– Я был, как уже говорил, на Сескаре. Там было только трое офицеров: я, командир пулеметного взвода, да еще лейтенант на небольшом аэродроме находился. В моем огневом взводе служило ровно 40 человек, я был сорок первым. Причем я назывался начальником гарнизона. На постах не было ни радио, ни даже телефонов. И вдруг утром 9 мая 1945 года прибежал к нам пацан-связист и рассказал, что поймал московскую радиостанцию, на которой услышал о безоговорочной капитуляции Германии. Потом нам официальную телеграмму о Победе дали. В общем, матросов поздравили, зарезали бычка и хорошенько отпраздновали.

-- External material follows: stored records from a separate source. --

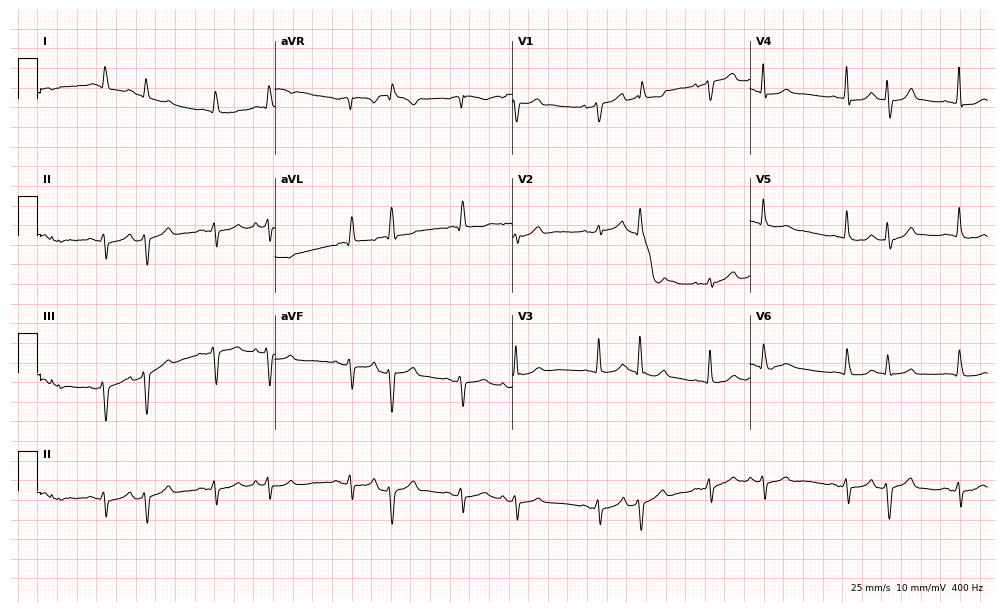
ECG — a female patient, 84 years old. Screened for six findings — first-degree AV block, right bundle branch block (RBBB), left bundle branch block (LBBB), sinus bradycardia, atrial fibrillation (AF), sinus tachycardia — none is recorded. Other findings, if any, are not listed.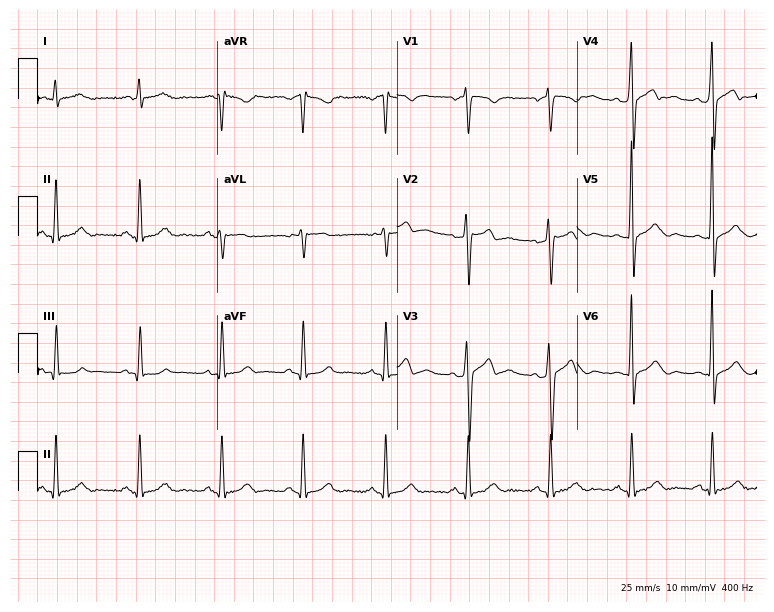
Standard 12-lead ECG recorded from a 42-year-old male patient. None of these six findings is recorded: first-degree AV block, right bundle branch block, left bundle branch block, sinus bradycardia, atrial fibrillation, sinus tachycardia.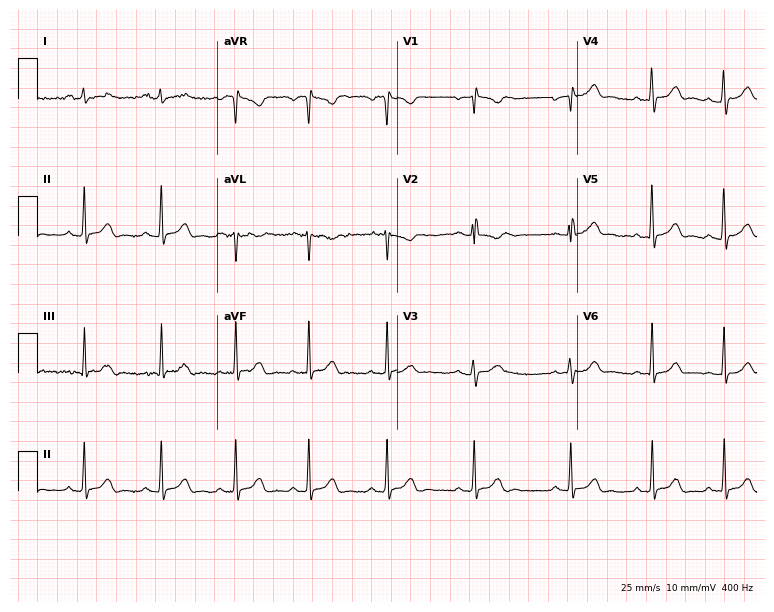
ECG — a woman, 22 years old. Labelled as a normal ECG.

– Что было самым страшным на войне?
– Знаете, бывалому солдату или маститому полковнику страшно, потому что он знает, что это страшно. Но сопливым пацанам, курсантам, которые могли из-за девчонки нос разбить друг другу, чувство страха было неведомо. Я себя часто спрашивал, а почему тогда не испугался в рукопашной и быстро заколол фрица. Вот если бы мне сказали свинью заколоть, может быть, и неприятно было бы, но тут даже ничего не почувствовал. Откровенно говоря, помогло чувство ненависти, сидевшее внутри, оно все-таки сыграло роль. Но потом страх и во мне появился. Например, когда на горе Гасфорта установилось кратковременное затишье, то я подружился со своими подчиненными-моряками, ведь среди них был мальчишкой по возрасту. К тому времени немцы Камары взяли, а справа от нас оборонялась 11-я рота, наша была 10-й, и соседей противник сильно долбал с фланга, я даже туда высылал свое резервное отделение, чтобы помочь им остановить продвижение врага. Мы были уверены в том, что враги рано или поздно нас сметут, они уже стреляют нам в спину. И вот я все время думал, как же быть, а у меня во взводе служил крымчанин, он мне сказал: «Я тут все знаю, с отцом выходил каждую тропинку в горах, даже купался практически каждый день в реке Черной, я выведу, знаю, где хранили продовольствие для партизан». Поэтому у меня поселился страх – пусть и ранят, ладно, лишь бы не в ноги. Очень боялся, что тогда не смогу уйти со всеми в горы. И как назло, все ранения у меня были в ноги, и снова в ноги.
Л.Н. Ройтенбурд
– Как относились к женщинам на войне?
– Рядовые бойцы и младшие офицеры, такие как я, с большим уважением и даже преклонением. Ну, как может боец плохо относиться к девушке, которая, в два раза меньше весом, на плащ-палатке тащит его несколько километров до медсанбата, рискуя жизнью. Мы лелеяли их. Вы наверняка знаете о Нине Ониловой, пулеметчице 54-го стрелкового полка 25-й Чапаевской стрелковой дивизии. Она служила в роте, которой командовал мой друг, также курсант, Николай Бондарь, мы с ним вместе оканчивали эти знаменитые семидневные курсы офицеров. Он был назначен командиром пулеметного взвода и вскоре стал руководить всей ротой. Эта дивизия располагалась по соседству с нашей 345-й стрелковой. Мой батальон находился на правом фланге, у нас своей бани не было, а у «чапаевцев» имелась баня, мы с ними договорились и пошли помыться, и вдруг по дороге встречаю Колю Бондаря. Обрадовались сильно, ведь мы с ним еще с училища дружили, пошли к нему в ротную землянку. Выпили по сто граммов, поговорили, ведь на войне времени на разговоры обычно нет. И тут спускается какой-то солдатик, причем ушанка у него на голове завязана почему-то не на макушке, а на затылке. Думаю, такого я еще не видел. Подойдя к нам, этот солдатик женским голосом спрашивает: «Ребята, а не дадите закурить?» Тогда Коля мне говорит: «Познакомься, это Нина Онилова». Ну, две минуты постояли с ней, попрощались, и я ушел. Потом мне рассказывали, что 1 марта 1942 года Нина была тяжело ранена, а в ночь на 8 марта умерла. В общем, мы к женщинам относились очень хорошо.